I think you can have politics in archaic pre-state societies, especially in times of hardship, in fact I think you can have politics in monkey troops.

As far as your wife’s violent assault is concerned, politically she may believe that leaving dirty dishes around the house for her to clear up is not fair and having explained that to you a thousand times she may have felt the need to resort to violence to get that point across.  I would have to study the concrete circumstances to be sure.  Needless to say, resorting to violence is a dangerous step as, like war, it has its own logic which can easily get away from its initiator.

The observation that violence is the continuation of politics by other means I did point out is not a moral argument and does not mean that violence is wrong in any situation.  I’m merely trying to identify what it is.

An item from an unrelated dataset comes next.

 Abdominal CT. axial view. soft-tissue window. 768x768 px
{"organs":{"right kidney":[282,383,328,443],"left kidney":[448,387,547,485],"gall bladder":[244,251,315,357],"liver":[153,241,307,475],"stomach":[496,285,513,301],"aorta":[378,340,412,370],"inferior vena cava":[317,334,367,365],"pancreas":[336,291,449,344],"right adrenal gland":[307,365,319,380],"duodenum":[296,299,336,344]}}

>Besides my question about your syllogism itself, I'm uncomfortable
>seeing a syllogism being used as a substitute for social analysis. In
>other words, a syllogism cannot yield a social "theory", and formal
>logic can't be applied to such emergent processes as human
>society. We can't generate truths simply by manipulating words or
>by playing with logic. This, I believe, is a fundamental Marxist
>objection.  

I can’t imagine Marxism objecting to the drawing of conclusions.  Of course, as soon as a conclusion is drawn, especially in social sciences, it immediately becomes historical in a sense and the question becomes where the politics come from in the here and now.  Marxism has the best answers to this question but having established the fact of the conclusion, Marxism’s job is surely made just that little bit easier.  The dialectic is that we could never have come to this now seemingly obvious and long over due conclusion without Marxism in the first place.

The idea that violence is the continuation of politics surely cuts through a lot of obscurantist nonsense about violence being the product of human nature or evil or mental illness etc. just as Clausewitz clarified the nature of war.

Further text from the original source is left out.